Memo to the Candidates: Stop Talking About Earmarks. Please.

Andrew Romano

This election could wind up being about a lot of things. The economy. The war in Iraq. Whether Sarah Palin's mooseburgers are better than Barack Obama's chili. But there's at least one thing that it won't be about:

Earmarks. 

Our apologies to John McCain. If the Arizona senator had his druthers, earmarks are all America would talk about from now until Nov. 4--perhaps with the word "surge" mentioned every other week, just for variety.
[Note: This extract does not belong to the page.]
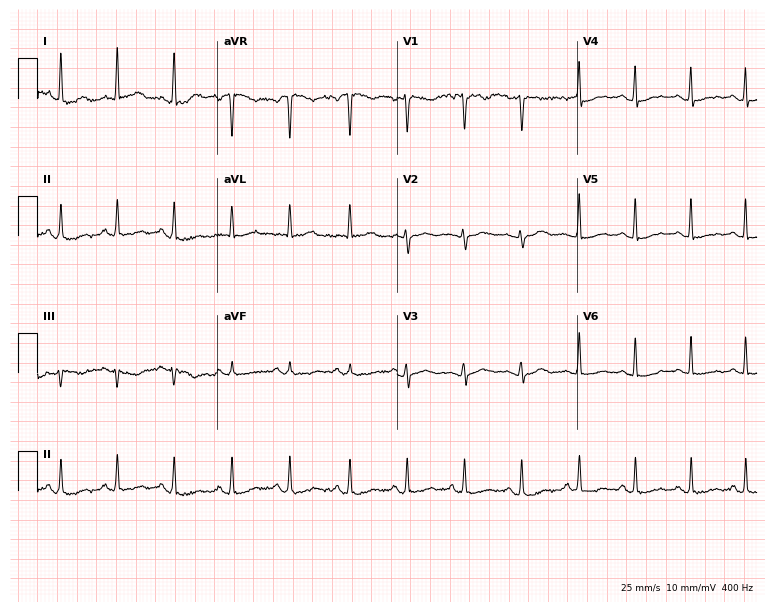
Electrocardiogram (7.3-second recording at 400 Hz), a 48-year-old female. Interpretation includes sinus tachycardia (a sinus rate of 100 beats per minute or more).

McCain has spent much of his Congressional career crusading against pork-barrel spending--i.e., the secretive appropriations that House and Senate members have increasingly slipped into spending bills without public hearings or debate. He prides himself on never having requested an earmark for the Grand Canyon State, which is pretty much true. On the stump, he decries the practice as "disgraceful" and promises as president to veto with Ronald Reagan's pen every pork-barrel bill that crosses his desk. He even bases his plan to balance the budget in part on slashing $100 billion in earmarks from the federal budget. Experts say that McCain's pledge is a "fantasy"--even if the budget contained $100 billion in earmarks (which it doesn't) that sum wouldn't be enough to put the U.S. in the black. Still, McCain has been effective in using his opposition to earmarks as a symbol of his larger mission to reform a wayward Washington.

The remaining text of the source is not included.